Unicode characters in URLs
What Tgr said. Background:
http://www.example.com/düsseldorf?neighbourhood=Lörick
That's not a URI. But it is an IRI.
You can't include an IRI in an HTML4 document; the type of attributes like href
is defined as URI and not IRI. Some browsers will handle an IRI here anyway, but it's not really a good idea.
To encode an IRI into a URI, take the path and query parts, UTF-8-encode them then percent-encode the non-ASCII bytes:
http://www.example.com/d%C3%BCsseldorf?neighbourhood=L%C3%B6rick
If there are non-ASCII characters in the hostname part of the IRI, eg. http://例え.テスト/
, they have be encoded using Punycode instead.

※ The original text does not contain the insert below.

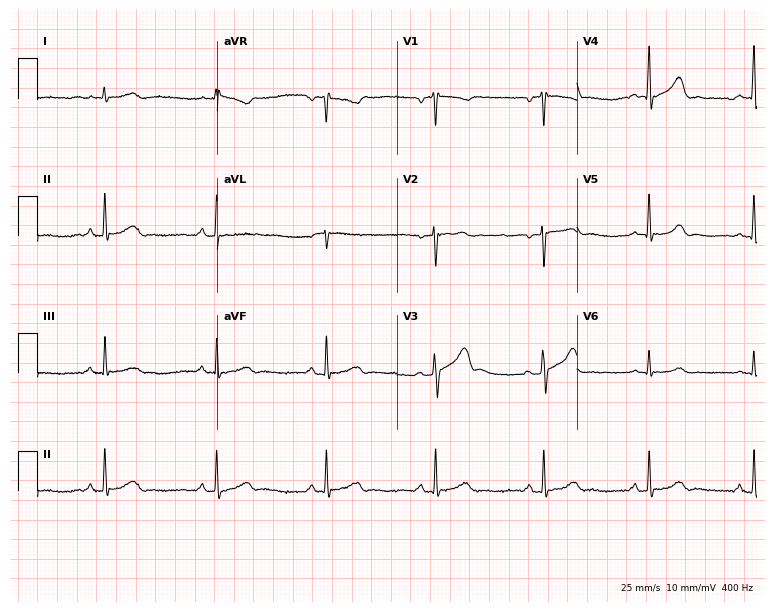
12-lead ECG from a 26-year-old male patient. Recorded interpretation: within normal limits.
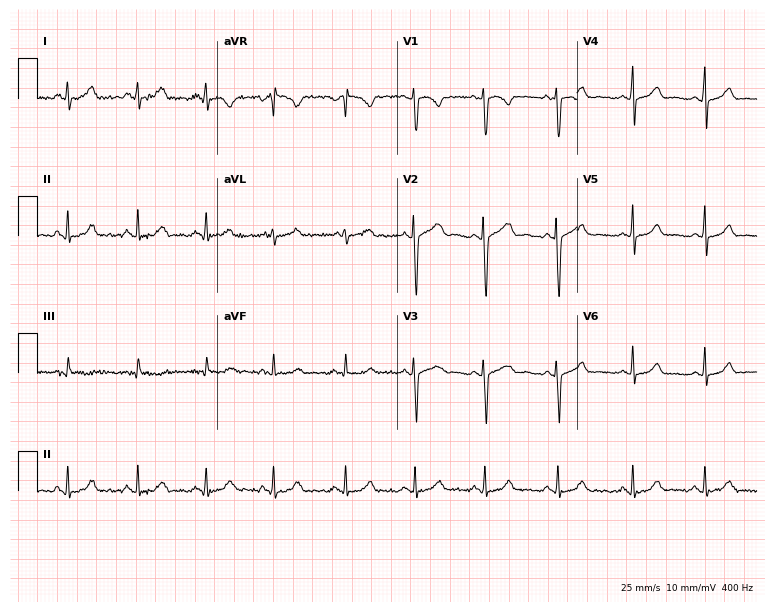
12-lead ECG from a female patient, 17 years old. Screened for six findings — first-degree AV block, right bundle branch block, left bundle branch block, sinus bradycardia, atrial fibrillation, sinus tachycardia — none is recorded.

Now you have a URI. It's an ugly URI. But most browsers will hide that for you: copy and paste it into the address bar or follow it in a link and you'll see it displayed with the original Unicode characters. Wikipedia have been using this for years, eg.:
http://en.wikipedia.org/wiki/ɸ
The one browser whose behaviour is unpredictable and doesn't always display the pretty IRI version is...
...well, you know.
Use percent encoding. Modern browsers will take care of display & paste issues and make it human-readable. E. g. http://ko.wikipedia.org/wiki/위키백과:대문
Edit: when you copy such an url in Firefox, the clipboard will hold the percent-encoded form (which is usually a good thing), but if you copy only a part of it, it will remain unencoded.